Stored records —

□ □ □ □ □ □ □

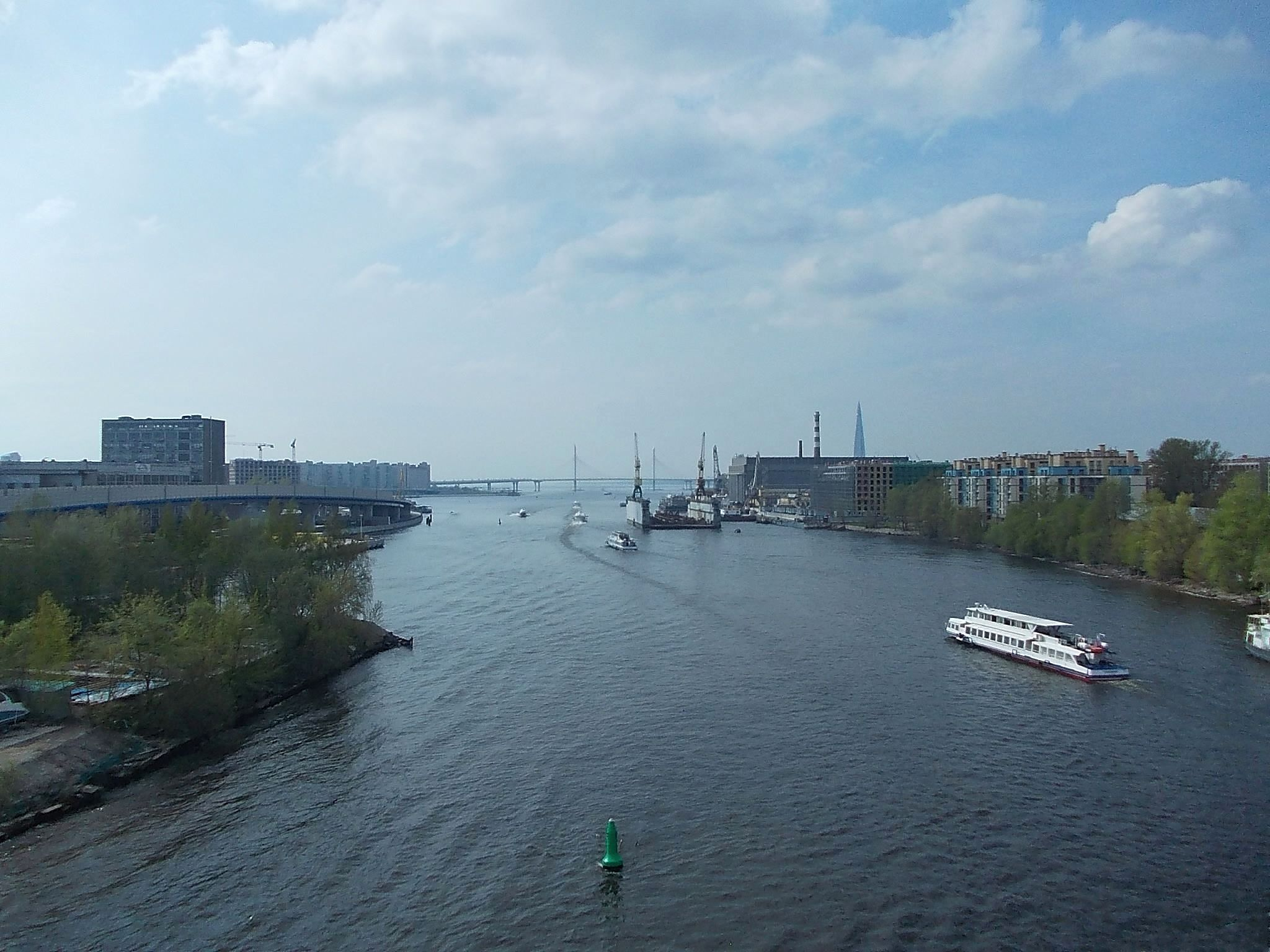 Вид с моста в сторону Финского залива
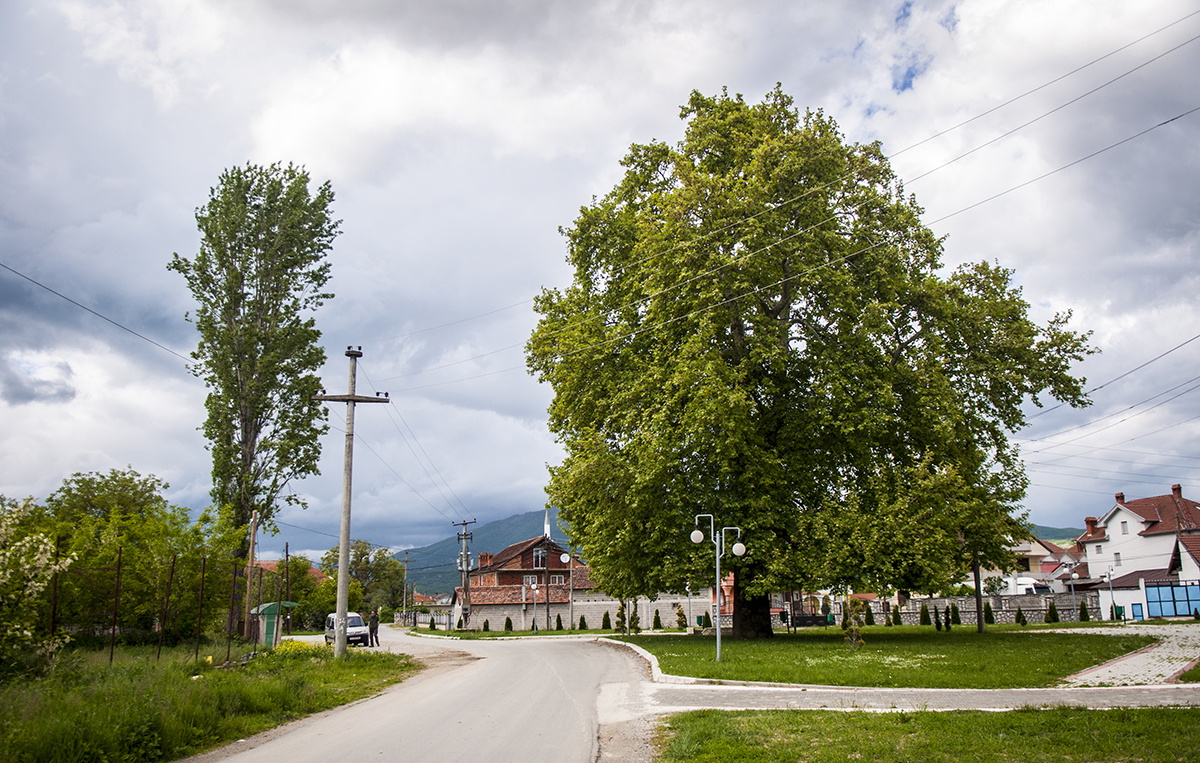 Ширината со големо дрво и чешмата во Биџево
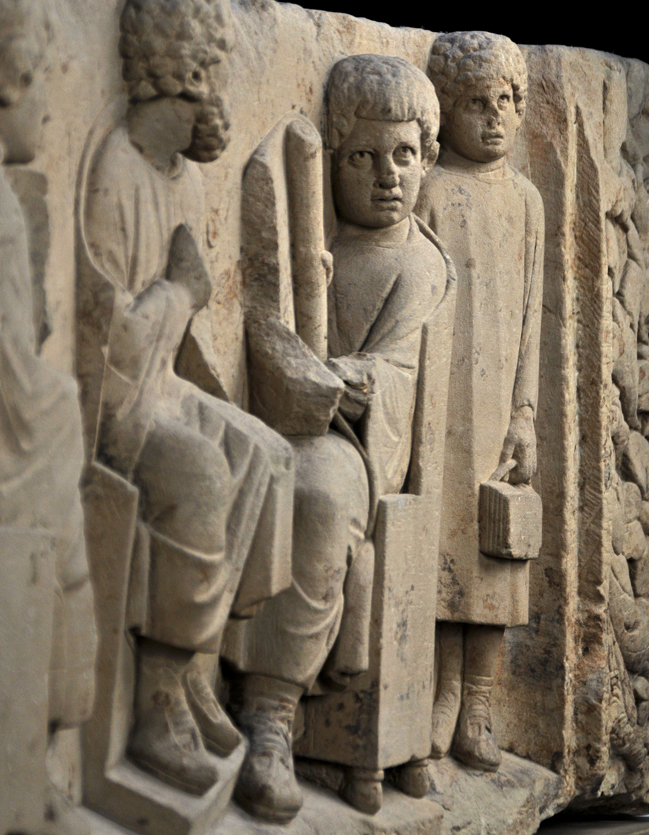 Relief mit Schulszene von einem römischen Grabdenkmal. Um 180 bis 185 nach Christus, Fundort Neumagen
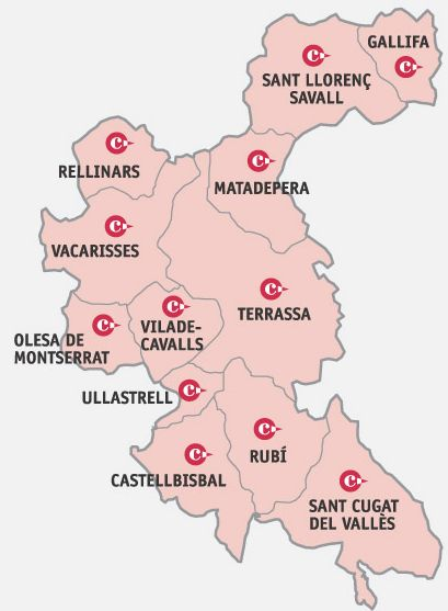 Estructura de les demarcacions de la Cambra de Terrassa.
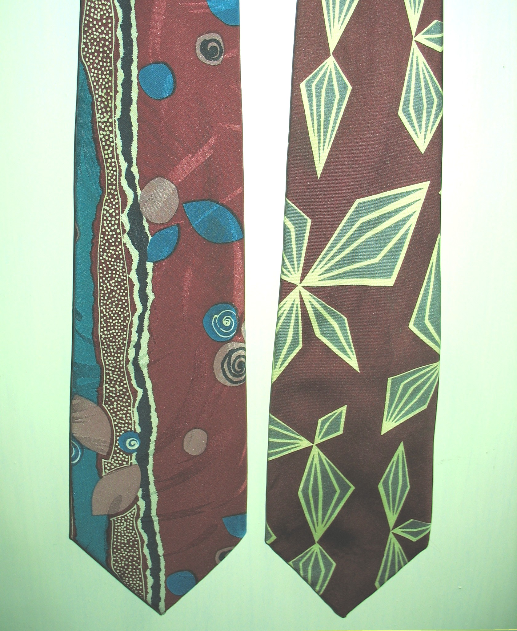 Krawatten
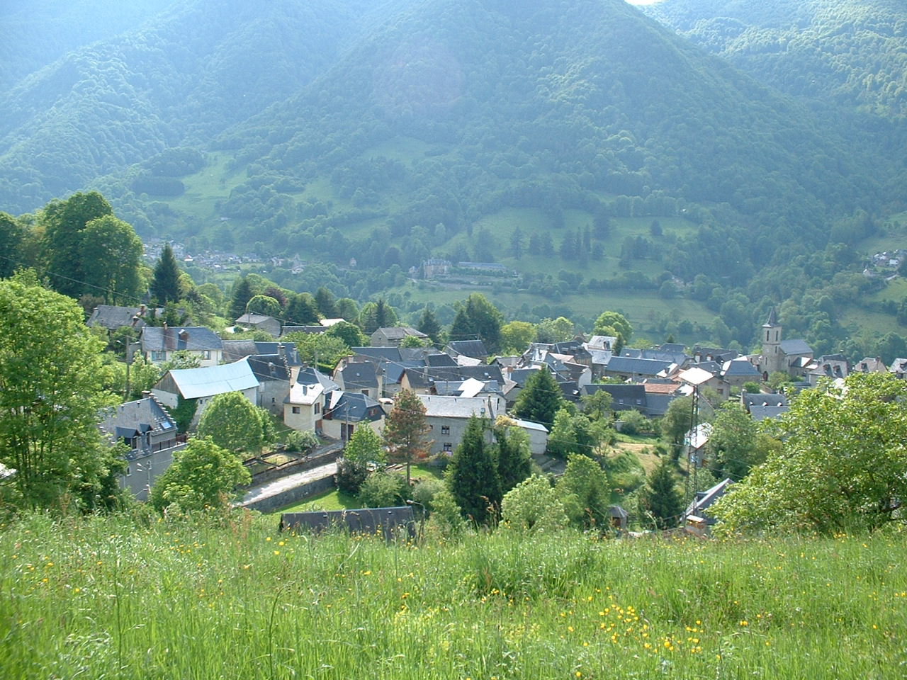 Burgalays 2005/05/20
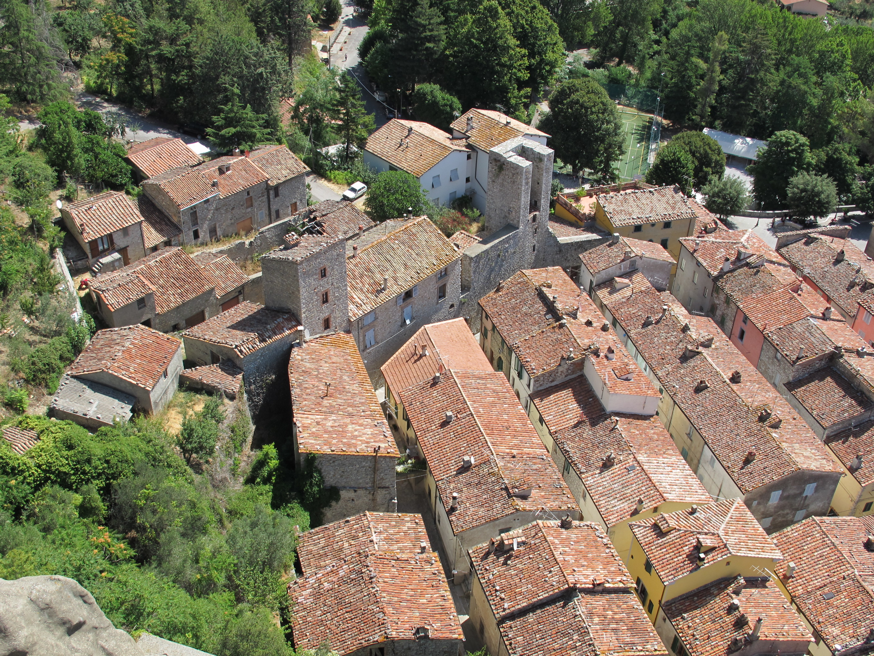 Roccalbegna, veduta
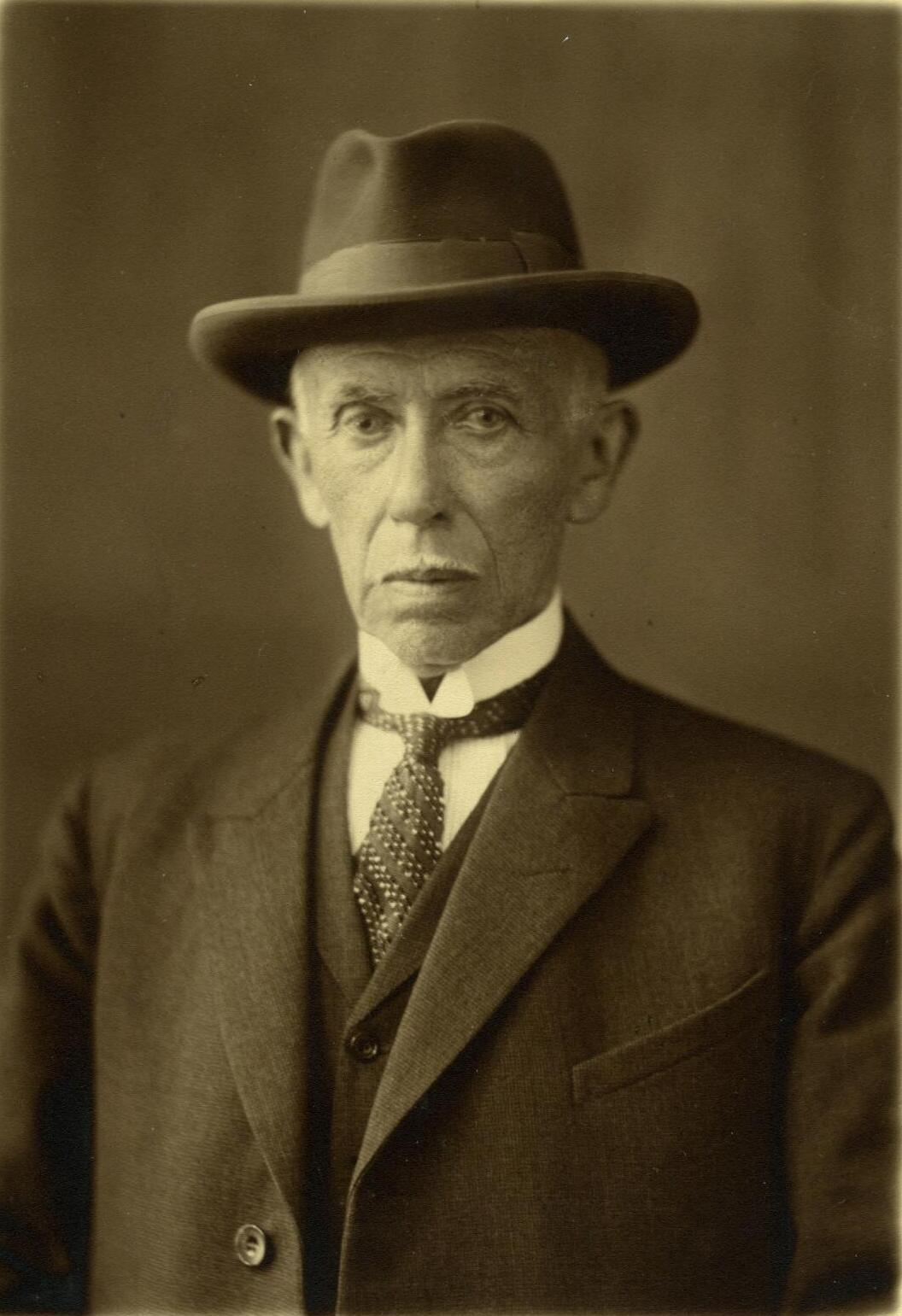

□ □ □ □ □ □ □

The task —
Transcribe exactly the span of lines that opens with the line holding "Ширината со големо дрво и чешмата во Биџево" and closes with the last line of the entries above. Omit pictures.

Solution to this exercise —
 Ширината со големо дрво и чешмата во Биџево
 Relief mit Schulszene von einem römischen Grabdenkmal. Um 180 bis 185 nach Christus, Fundort Neumagen
 Estructura de les demarcacions de la Cambra de Terrassa.
 Krawatten
 Burgalays 2005/05/20
 Roccalbegna, veduta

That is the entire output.